→ Collected data
Segment Open
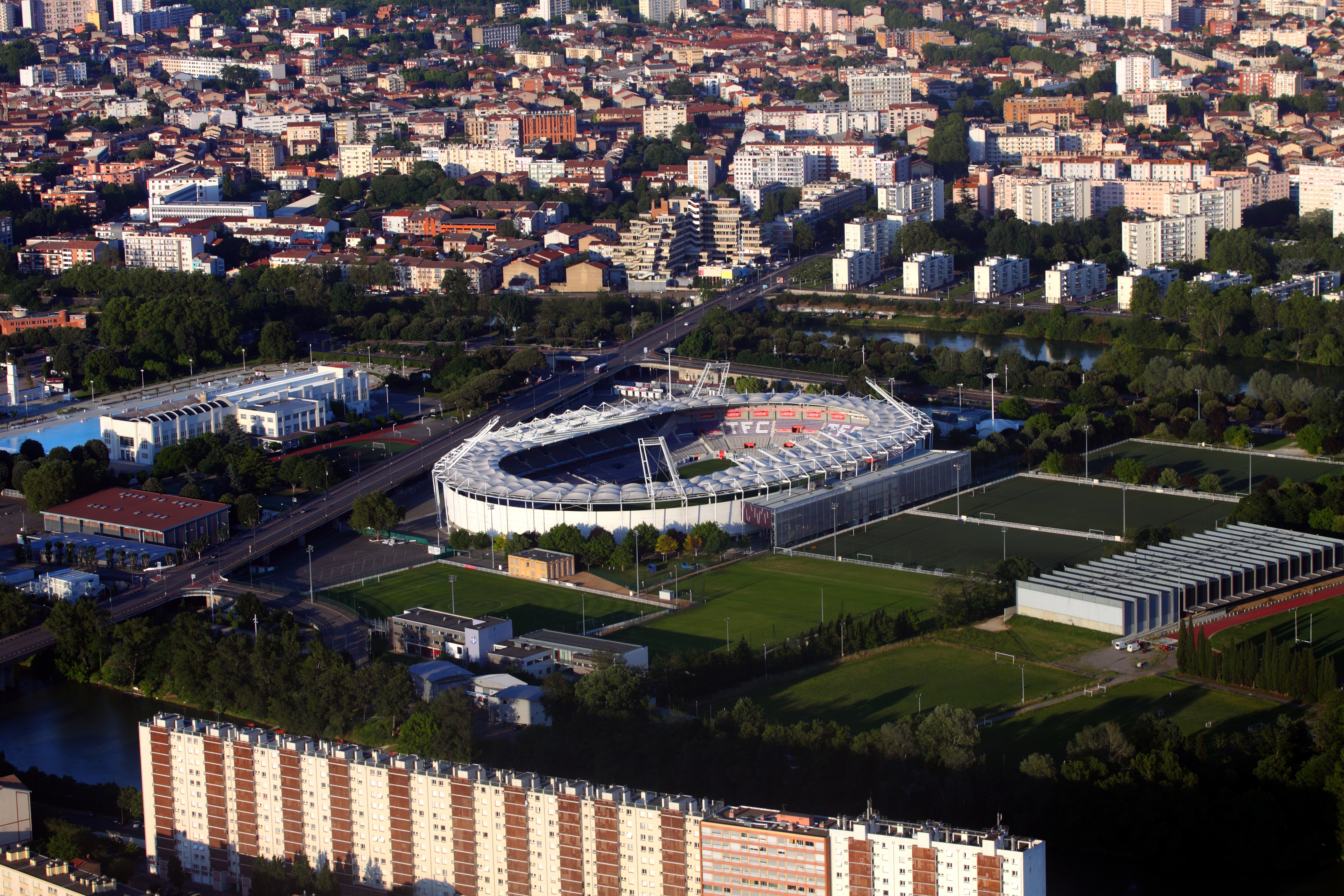 Vue aérienne de l'Île du Ramier à Toulouse (Haute-Garonne, Midi-Pyrénées, France).
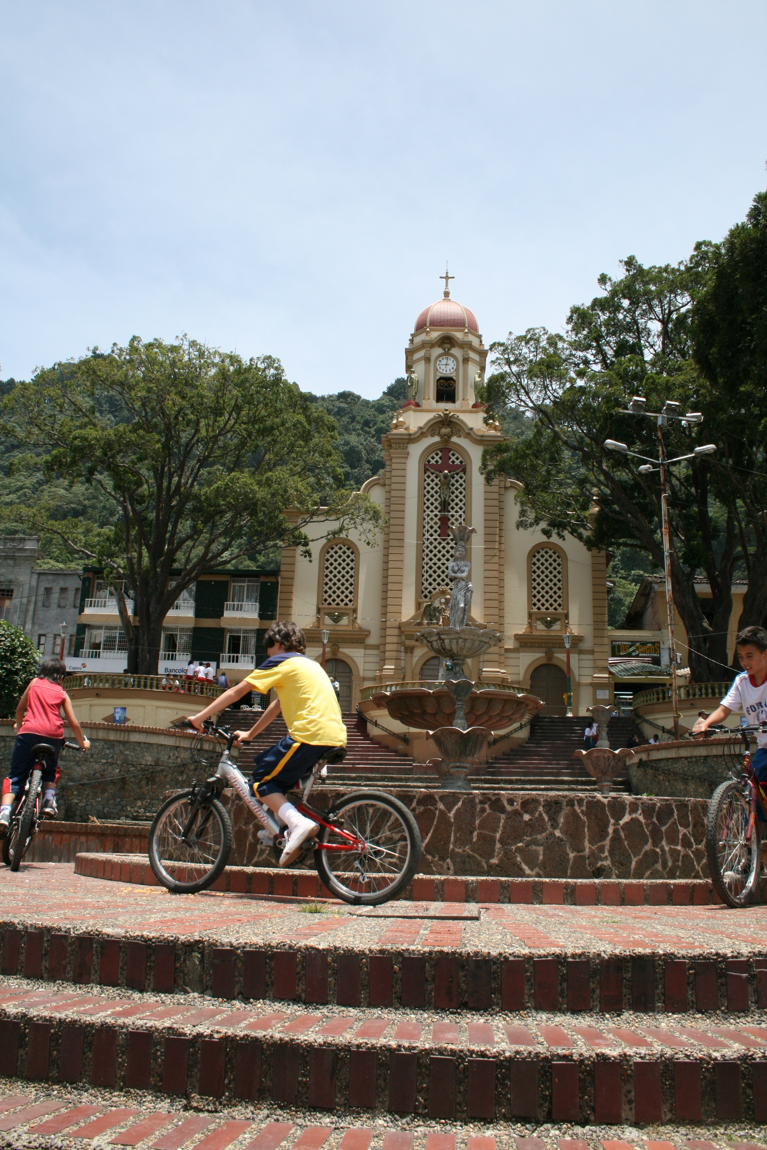 Vista general del parque y la iglesia principal de Fredonia, Antioquia.
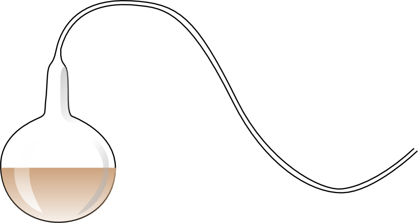 Col_de_cygne
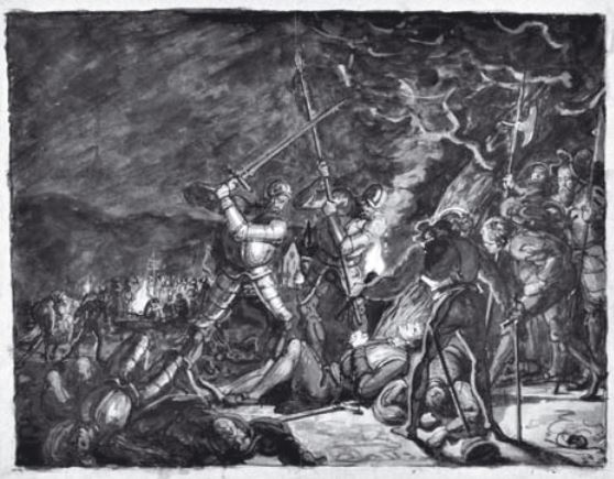 Schlacht bei Kappel. Der Tod des Reformators Huldrych Zwingli in der Schlacht bei Kappel am 11. 10. 1531. Aquarell über Feder von Karl Jauslin (zugeschrieben), um 1885, 23 x 30cm.
Segment Closed
→ Exercise description
Exactly the lines from the one containing "Col_de_cygne" through the end of the data above: repeat those, both ends included, and nothing else. Skip the pictures.

→ Response to the exercise
 Col_de_cygne
 Schlacht bei Kappel. Der Tod des Reformators Huldrych Zwingli in der Schlacht bei Kappel am 11. 10. 1531. Aquarell über Feder von Karl Jauslin (zugeschrieben), um 1885, 23 x 30cm.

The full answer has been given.